O barulho é louvável na pequena cidade, mais tarde tem festa de Reis, mas ainda é cedo a Rua do Fato, que gerou nome à feira, ou quem sabe foi o contrário; é onde todo mundo se encontra, todo mundo se conhece e todo mundo é parente, mesmo que de sétimo grau. É só falar de quem é filho ou neto que quatro primos, dois irmãos e cinco tios aparecem querendo saber como você está e dizer o quanto você cresceu.
Adentrando a feira, se entende o porquê de fato é rua do Fato. Fato também são miúdos de animais e por todo lado se encontra. Vê também peças de carnes inteiras, animais vivos, algumas plantas, mas o que predomina é de fato, o Fato. Mas capinando mais ao fim se acha o que geralmente se enfeira. O cheiro de coalho paira pelo ar, as vozes das ofertas de frutas e verduras soam ao redor e as cores brincam com o olhar.
A tarde vai chegando e tanto seu Cajueiro quanto as outras pessoas vão indo para suas casas, à noite tem festa de Reis e no outro dia cedinho tem missa na igreja da praça da Bandeira, atrás da grande estátua da padroeira da cidade – a quem lhe deu nome.
E no domingo mais tarde tem feira agropecuária, onde quem quiser pode aproveitar a vaquejada. A cidade congela para ver dois cavaleiros derrubando um boi em um espaço mínimo e totalmente limitado. É atração e euforia. Mas mais do que isso, a cidade inteira quer subir nos touros dos rodeios do interior e nos cavalos e pangarés mais caros do sertão.

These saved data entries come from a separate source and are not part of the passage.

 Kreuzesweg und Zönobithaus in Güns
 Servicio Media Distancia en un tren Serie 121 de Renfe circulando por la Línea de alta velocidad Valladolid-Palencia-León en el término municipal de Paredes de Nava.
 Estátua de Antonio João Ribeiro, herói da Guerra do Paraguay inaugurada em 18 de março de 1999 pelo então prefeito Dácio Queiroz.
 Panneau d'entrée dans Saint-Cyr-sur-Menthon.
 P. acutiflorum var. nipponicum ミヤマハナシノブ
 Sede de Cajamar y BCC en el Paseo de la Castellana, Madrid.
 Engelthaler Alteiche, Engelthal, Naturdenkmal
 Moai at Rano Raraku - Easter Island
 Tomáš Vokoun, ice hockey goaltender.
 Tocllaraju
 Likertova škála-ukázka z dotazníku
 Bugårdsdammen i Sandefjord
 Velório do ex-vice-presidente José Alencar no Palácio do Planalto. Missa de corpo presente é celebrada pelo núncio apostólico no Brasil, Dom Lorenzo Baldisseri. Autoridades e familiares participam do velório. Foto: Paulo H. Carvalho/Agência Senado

De feiras e pula boi, pula cavalo daqui uns dias começa o Carnaforró e depois o Carnaxé, são as preparações para o verdadeiro carnaval. Trios elétricos vão passando de cidade em cidade arrastando as pequenas multidões para uma grande multidão, a cidade se reúne, metade vai para a folia, a outra metade para a procissão.
Vó Orisa vai com as filhas para a oração. Enquanto alguns filhos de Cajueiro vão para a capital festejar o carnal. Mas ao fim todos os dias se reúnem em volta da mesa de jantar, esperando Cajueiro por uma bacia em cima e dar uma colher em cada mão. Todos comem no mesmo prato, talvez não na mesma proporção, mas ali se entendem e preferem assim dividir o pão.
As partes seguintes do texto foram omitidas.